Furthermore, the ability to detect "near-miss" events—where a voltage droop almost reaches a failure threshold—allows fleet operators to implement predictive maintenance. Rather than waiting for a GPU to crash or produce "silent data corruption" (SDC), operators can adjust workload distribution or throttle specific cores based on real-time PDN health data. This granular telemetry is essential for maintaining the "five nines" (99.999%) of reliability expected in enterprise-grade AI infrastructure.
Industry Reactions and Strategic Implications
Market analysts suggest that the shift toward integrated physical and functional monitoring is a mandatory evolution for the sub-5nm era. As the industry moves toward 3nm and 2nm nodes, the "noise" in the power delivery network becomes indistinguishable from the signal, making traditional external voltage sensing nearly useless.
Major hyperscalers and chip designers are reportedly looking at these embedded analytics as a way to "bin" chips more effectively. By testing how individual pieces of silicon respond to specific AI instruction sequences, manufacturers can categorize chips not just by their clock speed, but by their electrical resilience. This allows for more aggressive performance tuning in high-quality silicon while maintaining safety in average units.
Broader Impact and Future Outlook
The convergence of physical and functional observability marks the end of the "set it and forget it" era of chip design. In the future, AI chips will likely feature closed-loop systems where the PDN monitors and the functional monitors work together to dynamically adjust clock speeds and voltages in real-time, responding to the specific needs of the software being executed.

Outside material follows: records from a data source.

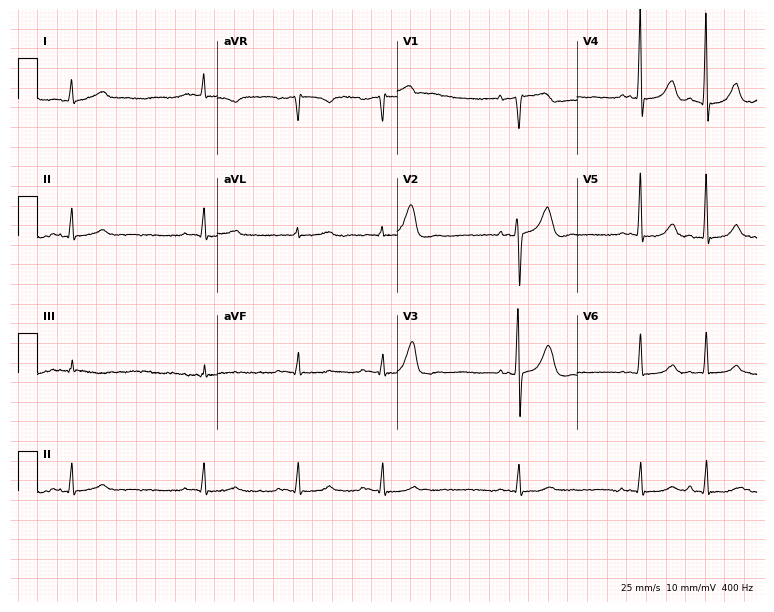
12-lead ECG from an 83-year-old male patient. No first-degree AV block, right bundle branch block (RBBB), left bundle branch block (LBBB), sinus bradycardia, atrial fibrillation (AF) or sinus tachycardia recorded for this tracing.
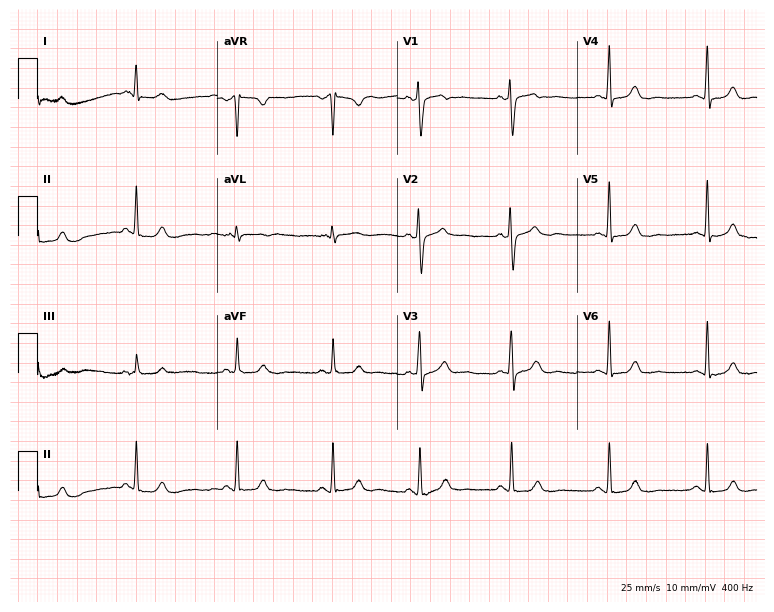
Standard 12-lead ECG recorded from a female patient, 29 years old. None of these six findings is recorded: first-degree AV block, right bundle branch block (RBBB), left bundle branch block (LBBB), sinus bradycardia, atrial fibrillation (AF), sinus tachycardia. Findings outside these six are not listed.
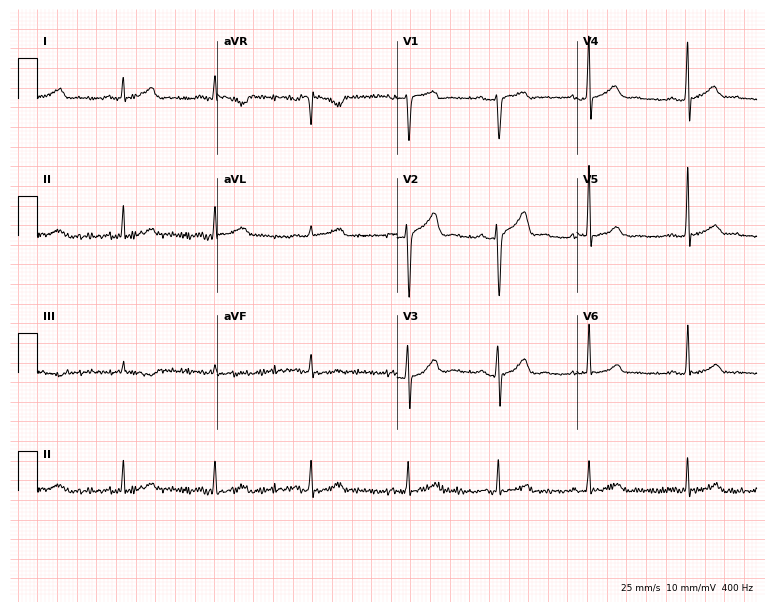
ECG (7.3-second recording at 400 Hz) — a male patient, 40 years old. Labelled as a normal ECG.
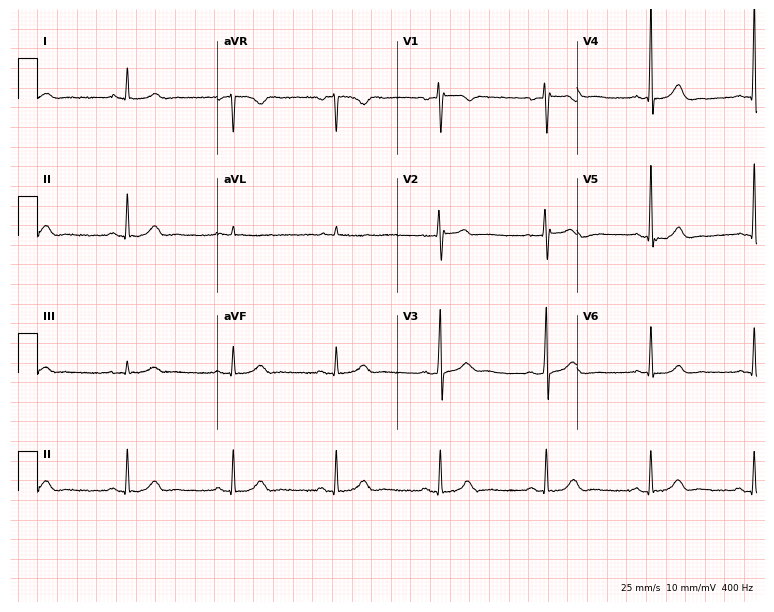
Resting 12-lead electrocardiogram (7.3-second recording at 400 Hz). Patient: a 54-year-old male. Read as a normal ECG.
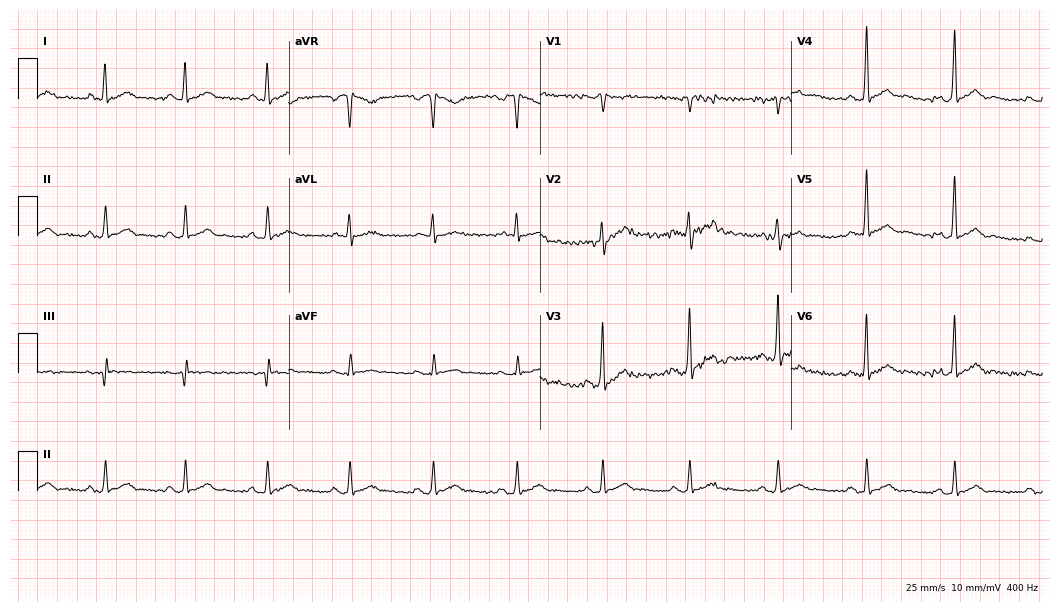
Electrocardiogram, a 46-year-old man. Of the six screened findings (first-degree AV block, right bundle branch block, left bundle branch block, sinus bradycardia, atrial fibrillation, sinus tachycardia), none is recorded. Other findings, if any, are not listed.
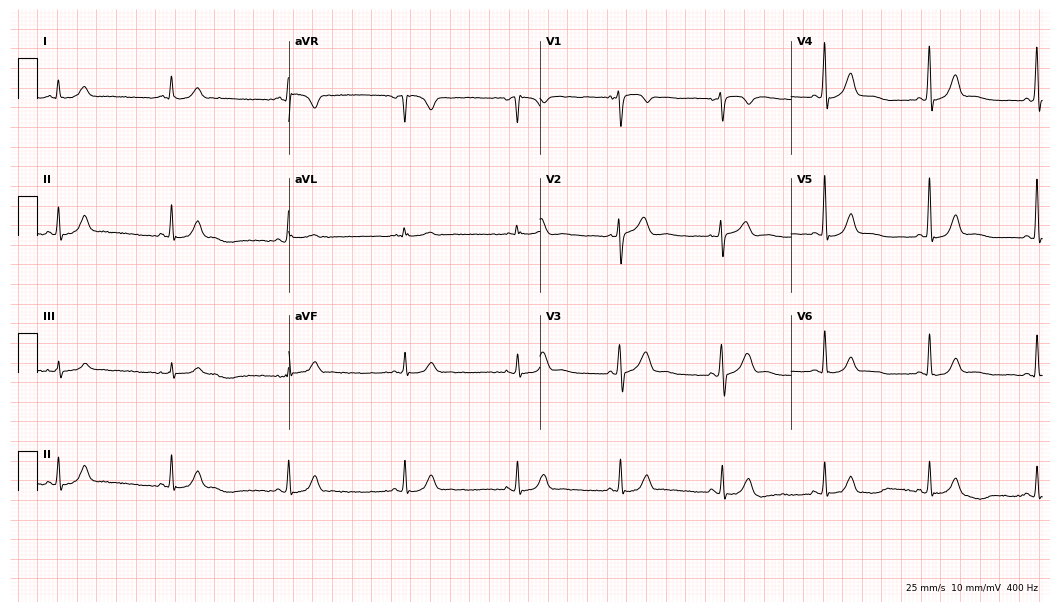
Resting 12-lead electrocardiogram. Patient: a male, 61 years old. Read as a normal ECG.
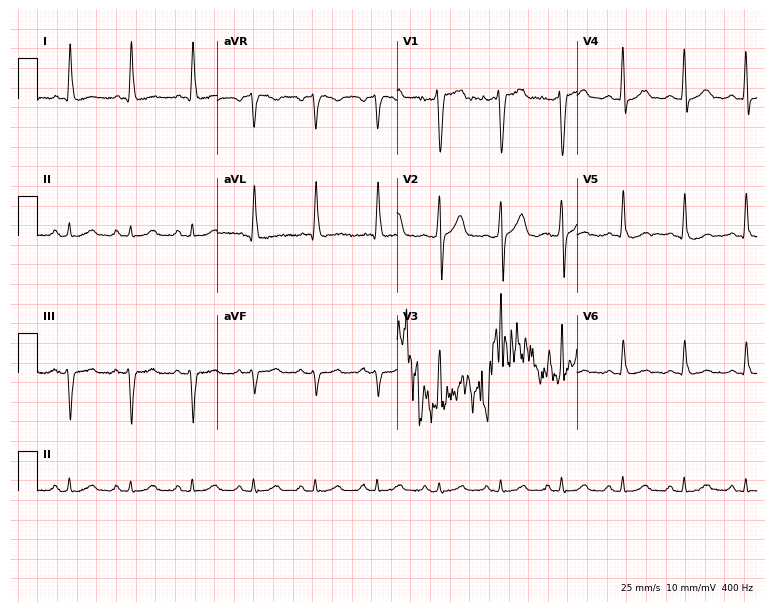
12-lead ECG from a 45-year-old male (7.3-second recording at 400 Hz). No first-degree AV block, right bundle branch block, left bundle branch block, sinus bradycardia, atrial fibrillation or sinus tachycardia recorded for this tracing. Findings outside these six are not listed.

For the broader AI industry, this technology addresses one of the most significant barriers to scaling: the power wall. By allowing infrastructure to run closer to its physical limits without crossing into instability, companies can maximize their return on investment in silicon. The partnership between Siemens and Movellus highlights a growing trend where EDA (Electronic Design Automation) tools are no longer just used for the design phase but are becoming permanent, "on-chip" residents that safeguard the device throughout its entire lifecycle.

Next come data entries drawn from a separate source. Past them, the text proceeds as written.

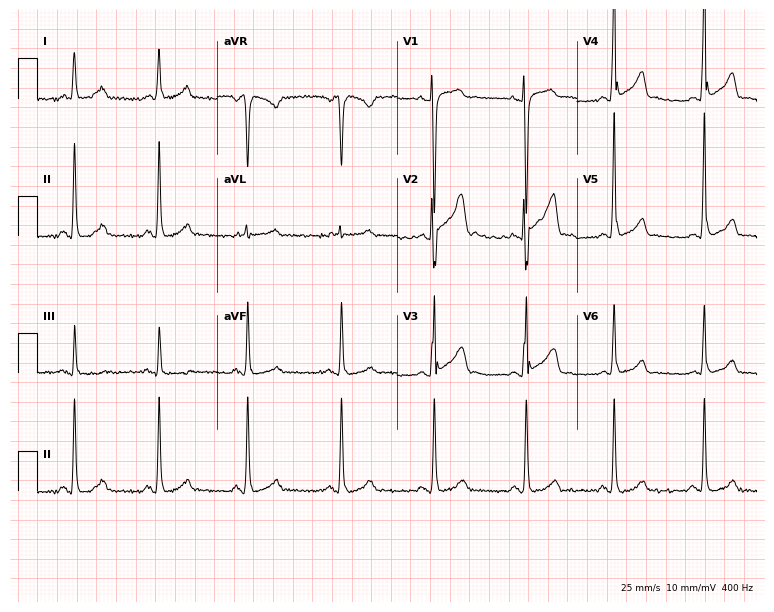
Resting 12-lead electrocardiogram. Patient: a man, 53 years old. Read as a normal ECG.
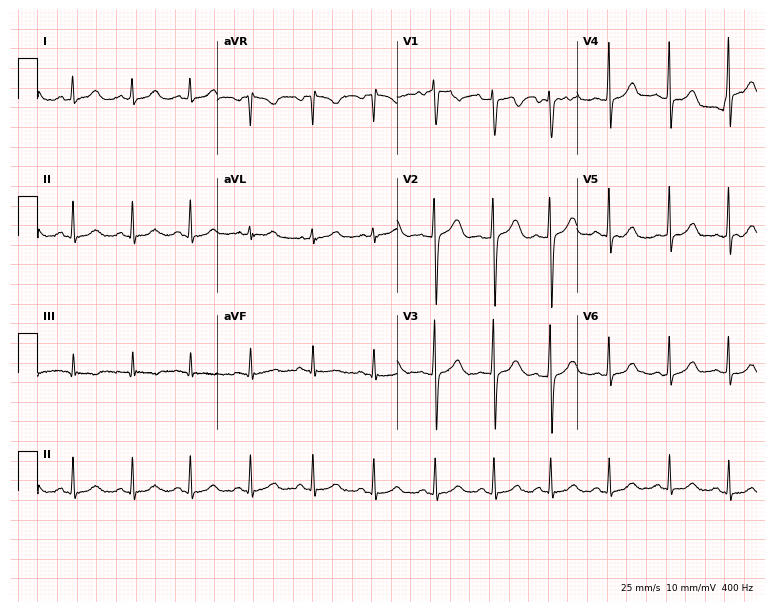
Standard 12-lead ECG recorded from a female patient, 22 years old (7.3-second recording at 400 Hz). None of these six findings is recorded: first-degree AV block, right bundle branch block, left bundle branch block, sinus bradycardia, atrial fibrillation, sinus tachycardia. Findings outside these six are not listed.
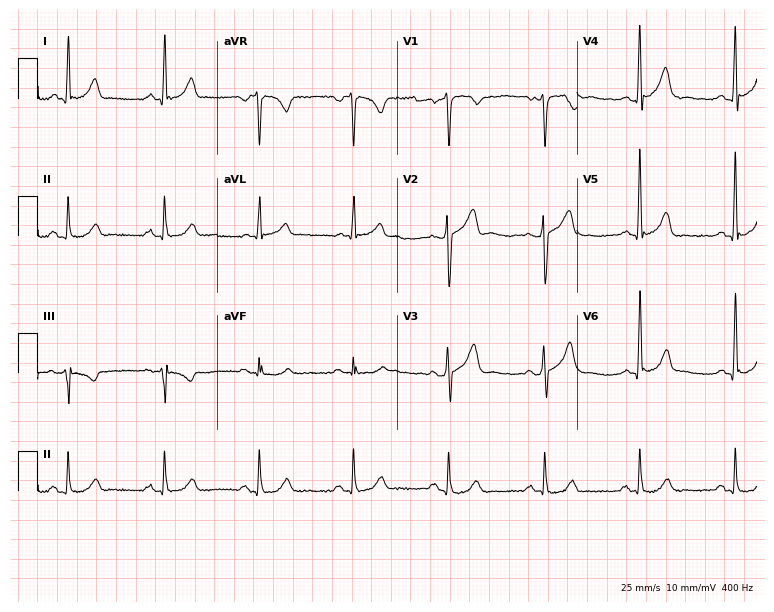
Resting 12-lead electrocardiogram. Patient: a 40-year-old man. None of these six findings is recorded: first-degree AV block, right bundle branch block, left bundle branch block, sinus bradycardia, atrial fibrillation, sinus tachycardia. Other findings, if any, are not listed.
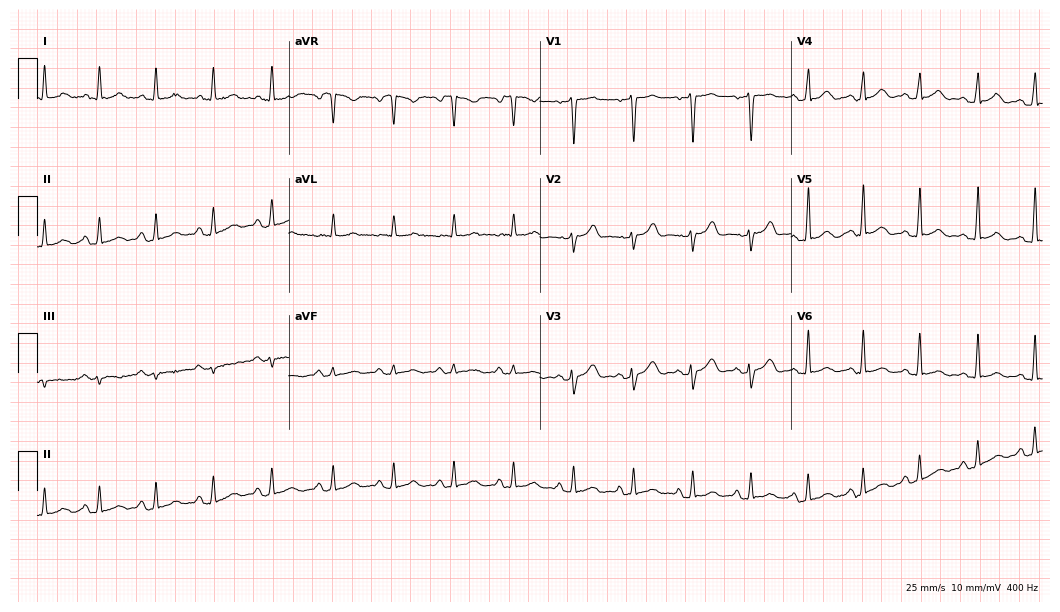
Standard 12-lead ECG recorded from a female patient, 42 years old. Read as a normal ECG.
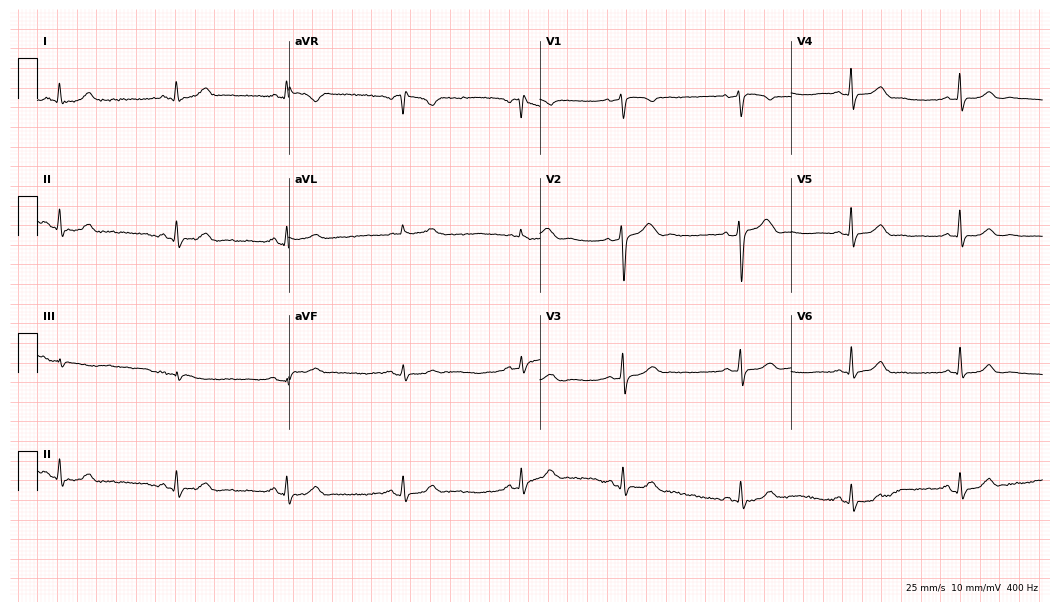
12-lead ECG from a 42-year-old woman. Recorded interpretation: within normal limits.

As AI workloads continue to grow in complexity and intensity, the ability to correlate what a chip is doing with how it is feeling—electrically speaking—will be the difference between a high-performing fleet and a costly, unstable investment. The transition from inferred stress to traceable telemetry is not just a technical upgrade; it is a fundamental requirement for the next generation of global computing infrastructure.